INPUT:
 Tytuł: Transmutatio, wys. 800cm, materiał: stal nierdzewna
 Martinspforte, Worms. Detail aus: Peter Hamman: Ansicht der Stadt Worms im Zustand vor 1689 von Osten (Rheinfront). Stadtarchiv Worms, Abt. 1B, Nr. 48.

* * *

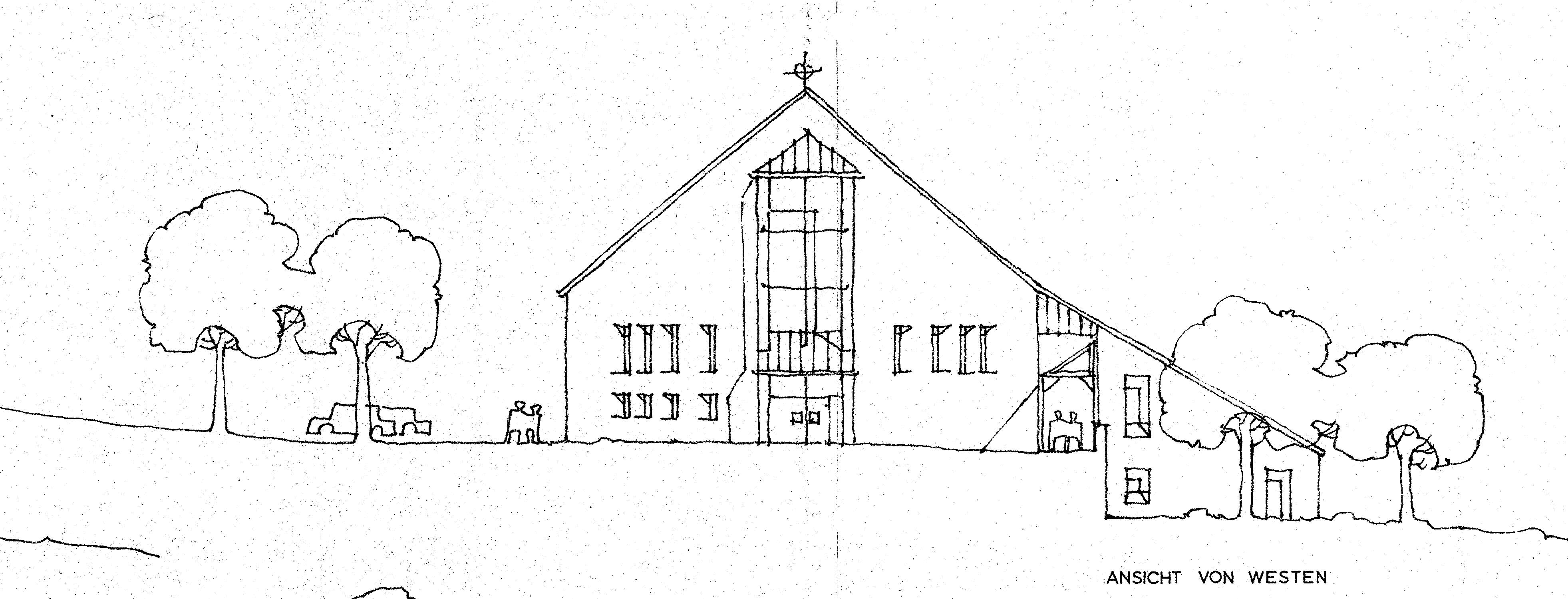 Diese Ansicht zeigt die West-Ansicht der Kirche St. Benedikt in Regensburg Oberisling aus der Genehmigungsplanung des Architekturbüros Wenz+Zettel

==

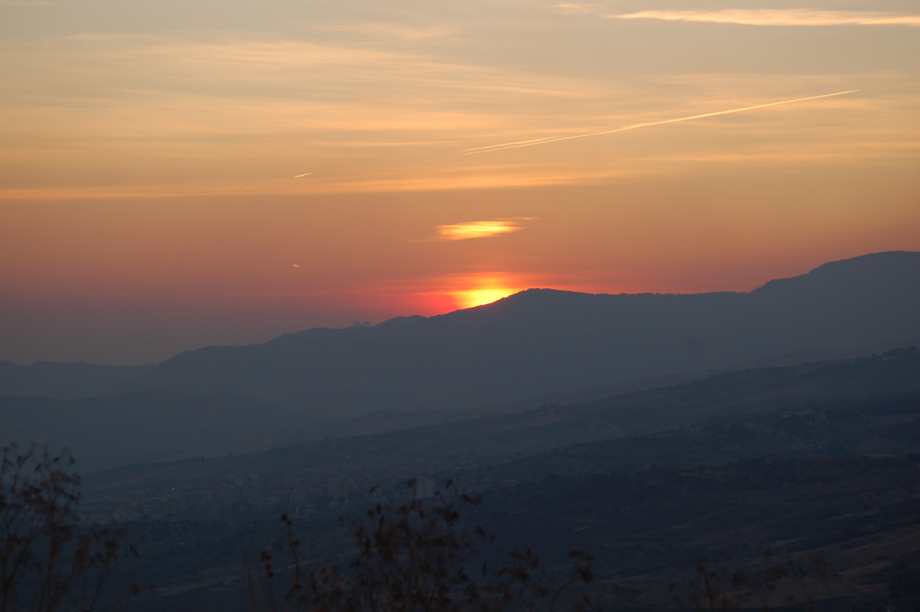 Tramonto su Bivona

EXERCISE DIRECTIONS:
From the listing above, repeat exactly the lines starting at the line that includes "Tytuł: Transmutatio, wys." and ending at the line that includes "Martinspforte, Worms. Detail", with nothing outside that span.

ANSWER TO THIS TASK:
 Tytuł: Transmutatio, wys. 800cm, materiał: stal nierdzewna
 Martinspforte, Worms. Detail aus: Peter Hamman: Ansicht der Stadt Worms im Zustand vor 1689 von Osten (Rheinfront). Stadtarchiv Worms, Abt. 1B, Nr. 48.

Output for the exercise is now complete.